Speaker: Yosua Feri Wijaya
Topic: Partition Theory and an Introduction to Its Properties
Date: Wednesday, June 3, 2026
Time: 09.00 – 10.00 AM
Venue: Room 320 (Master’s/Doctoral Program in Mathematics), Building F, 3rd Floor
The Mathematics PhD Students Colloquium continued with a presentation by Yosua Feri Wijaya on the topic “Partition Theory and an Introduction to Its Properties.”
In his presentation, Yosua introduced the basic concepts of partition theory, one of the classical areas of number theory concerned with expressing a positive integer as a sum of positive integers. He explained several types of partitions and discussed how mathematicians study relationships between different classes of partitions.

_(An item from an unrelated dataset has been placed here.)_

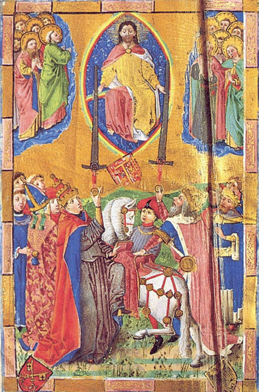 Christus in der Mandorla überreicht Papst und Kaiser die Schwerter der geistlichen und weltlichen Macht. Illustration der Zweischwerterlehre im Rechtsbuch des Sachsenspiegels 1442, Lüneburg Ratsbücherei (Ms.Jurid 1)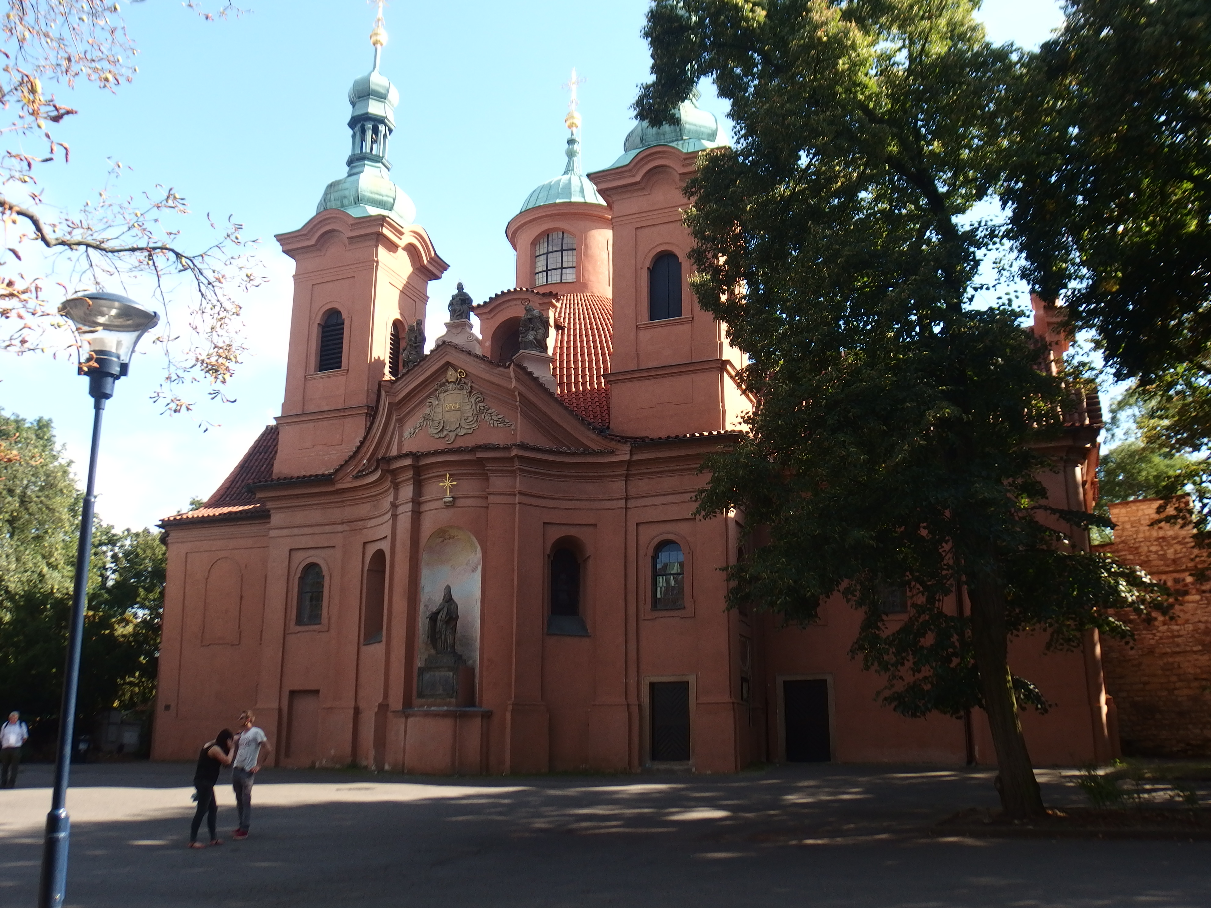 Kostel svatého Vavřince na Petříně, Petřínské sady čp. 342 a stavby bez čp., Praha 1, Malá Strana.

A major focus of the talk was a well-known result stating that the number of partitions of an integer into distinct parts is equal to the number of partitions into odd parts. To illustrate this result, he presented two common proof techniques in partition theory: constructing a bijection between the corresponding sets of partitions and using generating functions. Through several examples, he demonstrated how these methods reveal surprising connections between seemingly different partition structures.
The presentation then moved to another important aspect of partition theory: the study of patterns and congruence properties within partition functions. By examining numerical data, Yosua showed how mathematicians formulate conjectures regarding divisibility and other arithmetic properties of partition numbers. He also explained the role of generating functions as powerful tools for investigating such patterns and for computing partition values efficiently.
Throughout the talk, he emphasized that partition theory combines combinatorial arguments, algebraic techniques, and analytical methods, making it a rich area of mathematical research. The presentation provided participants with an accessible introduction to the subject while highlighting several classical problems and research directions in modern partition theory.